Too bad the Rockford Files stopped in 1980. If it had not, I’d have an 80s show to watch for something other than mockable stupidity or cheesiness.

Maybe I should only watch movies on our TV. Oh, wait. Stupid movies, too.

Oh, well. Perhaps I’m not meant to own a TV? No, wait. There are still good movies to watch, just not many made nowadays. Some Bruce Campbell “B” (or “C”) movies for camp. Archived copies of “Matilda,” “Johnny English,” etc. IOW, real classics. *heh*

What?!? When Does THAT Happen?

Feeling a wee bit ambivalent. Disconcerted but thankful. Ins paid a larger percentage of ER bill for my Wonder Woman’s broken arm) than it promised to pay (on policy). How often does that happen?
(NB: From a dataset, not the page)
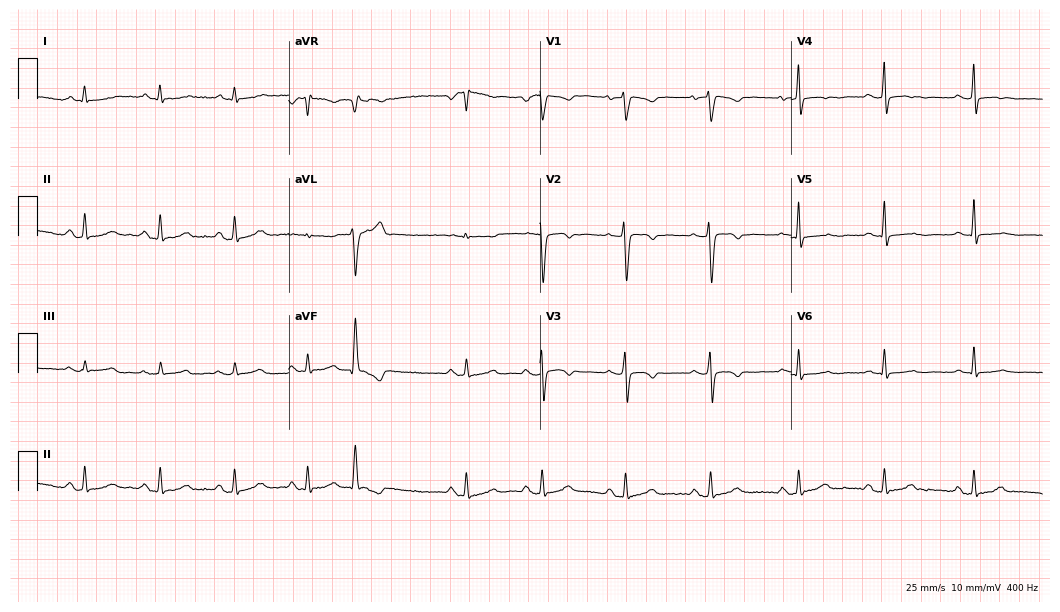
Electrocardiogram (10.2-second recording at 400 Hz), a female patient, 35 years old. Of the six screened findings (first-degree AV block, right bundle branch block, left bundle branch block, sinus bradycardia, atrial fibrillation, sinus tachycardia), none is recorded. Only these six findings were labelled.

(*scratches head and says to self* Don’t rock the boat, bubba.)

Talking to the Dead

I have fun reading book blurbs of books I’ll never read. Take a recent blurb about a “cozy paranormal mystery” featuring two young women, “One a baker, the other a mortician’s assistant, and both blessed (or cursed) with the gift of talking to the dead. . . ”
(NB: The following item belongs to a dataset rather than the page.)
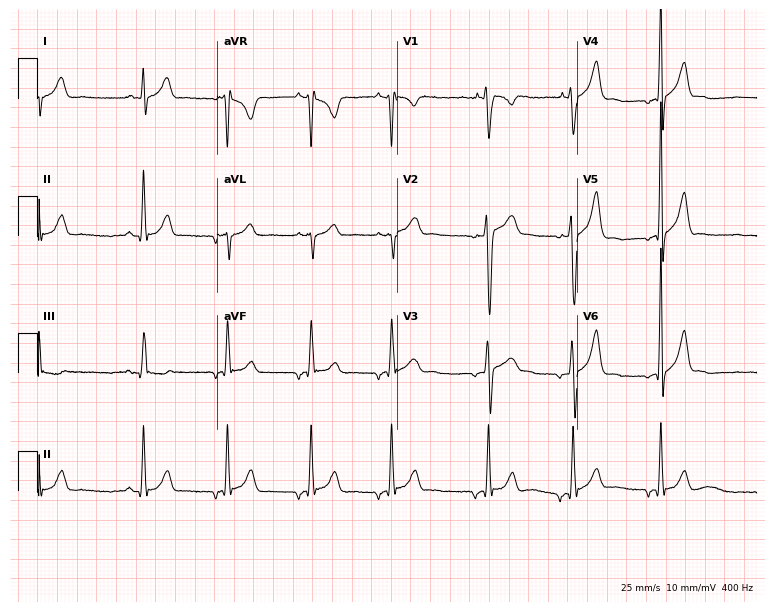
Electrocardiogram, a 17-year-old male. Overall reading on record: normal ECG.

OK, even leaving aside the stupidity of the supposed “gift/curse,” methinks the blurb writer should go back to Remedial Blurb Writing 101. ANYONE can talk TO the dead, or pretend to (or delude themselves into thinking they are). I’d not expect any real two way conversations, but imagining one is talking TO dead people is something many folks do. Not me, but others seem to do so.

But, if I were dead and just hanging around (although I rank that as happening somewhere around the Twelfth of Never), I wouldn’t stand for being talked to by some flesh puppet. Nope. Wanna talk to me? Buh-bye!


More seriously, what’s the appeal of necromancy, eh? I mean, #gagamaggot.

Warning Shots

Always fire a warning shot. There are two main camps on the subject of warning shots: in the air and into the ground. I demur. The best warning shot is center of mass. It conserves ammo and definitely gets the message across with little chance of misunderstanding. (Center of mass warning shots also minimize collateral damage.)

One should always continue offering proper warning shots until an aggressor’s off switch is fully engaged, although, if the aggressor’s off switch is not located near his center of mass, a polite tap-to-the-head warning shot might be required. Oh, be ultra polite and make it two.